One of the heritage narrative themes that runs through America's history, in its telling, is that we are a country founded on dissent and protest. The Puritans were religious dissenters who left England for an errand in the wilderness and resolved to make their colony a "city upon a hill," an example to the rest of the world. When middle-class artisans and upper-class Bostonians felt their way of life being threatened by increased regulation from Britain, they took a series of steps to express their displeasure, culminating in the Boston Tea Party. When men and women alike began to question the role slavery was playing in the United States, they began to write, and write, and write to expose what they saw as a grave injustice, often at great personal or political cost. When women felt they had waited for a half century of empty promises to grant women's suffrage, seeing nothing come of the words but delays and prevarications, they took to the streets and made their case. When African-Americans realized that nearly a century after the Civil War, America was still a segregated society of two classes of citizens, they employed a variety of techniques to make their message heard. All of these moments were, in their time, denounced by the status quo as needless agitations and harmful to the proper order of society. Today, we celebrate these groups as examples what America can do at its best, shine a light on that where we are wrong and through commitment, dedication, and courage, make things better. We strive ever forward towards more perfect, though knowing that while perfect may never be attainable, it is a lofty and worthy goal of a nation that believes in the ideals of liberty, freedom, and equality.

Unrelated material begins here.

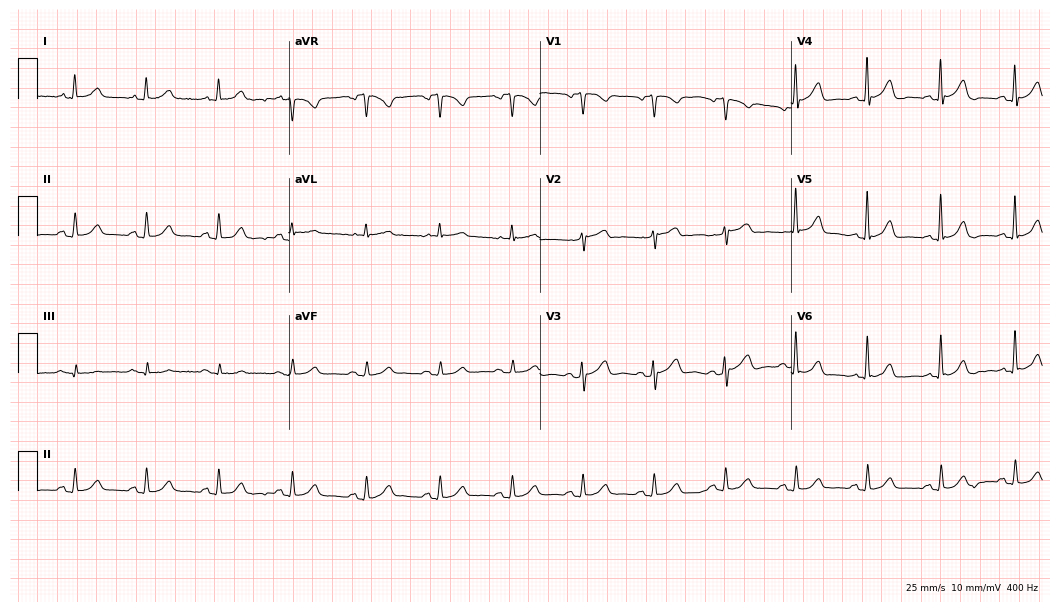
ECG (10.2-second recording at 400 Hz) — a 65-year-old man. Screened for six findings — first-degree AV block, right bundle branch block (RBBB), left bundle branch block (LBBB), sinus bradycardia, atrial fibrillation (AF), sinus tachycardia — none is recorded. Findings outside these six are not listed.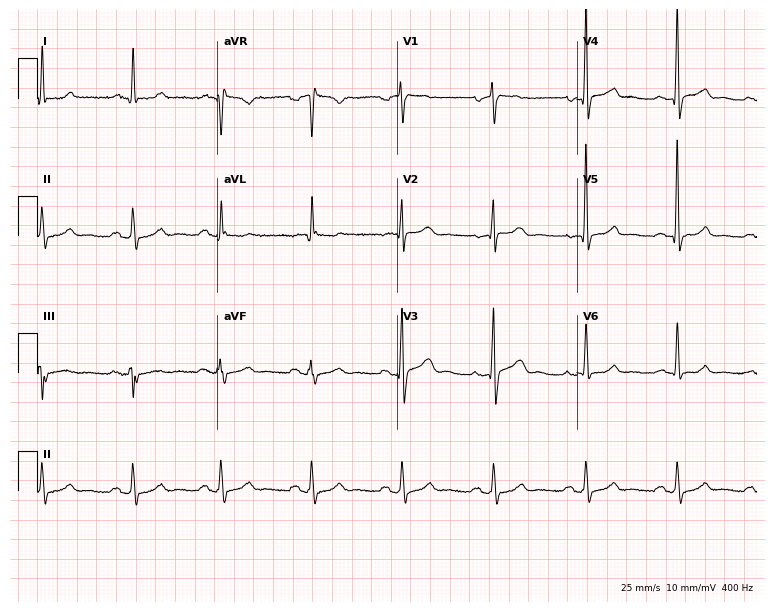
12-lead ECG from a 66-year-old male (7.3-second recording at 400 Hz). Recorded interpretation: within normal limits.

At a university whose motto is "Arts, Knowledge, Truth," we too can seek a better way forward. We can have minds broad enough to embrace positions with seeming contradictions. We can support the players who protest knowing that they understand their beliefs fall firmly between a love of country and a desire to see that country be better. We can believe in the possibilities of a better tomorrow while simultaneously listening to those whose today needs immediate care. We can learn from each other if we listen to each other. If we accept that, well, just maybe, we don't know better than everyone else. If we don't presume motives without asking questions, and if we can use knowledge gleaned from a wide variety of sources, backgrounds, and beliefs, perhaps we can find something closer to the truth.
I'm just one person, with a very tiny platform, if I can use my platform to support the courage of young men who seek to use their athletic gifts to benefit the university I love, and who use their platform to help draw attention to difficult truths worth examining, then I know that we are keeping in the best traditions of the university I love. A university that seeks better tomorrows together, and walks together into that future, one that is hopefully made brighter by the honor, courage, and sacrifice of those who shine a light today.
I thank you for reading, and as always, we fight for better days.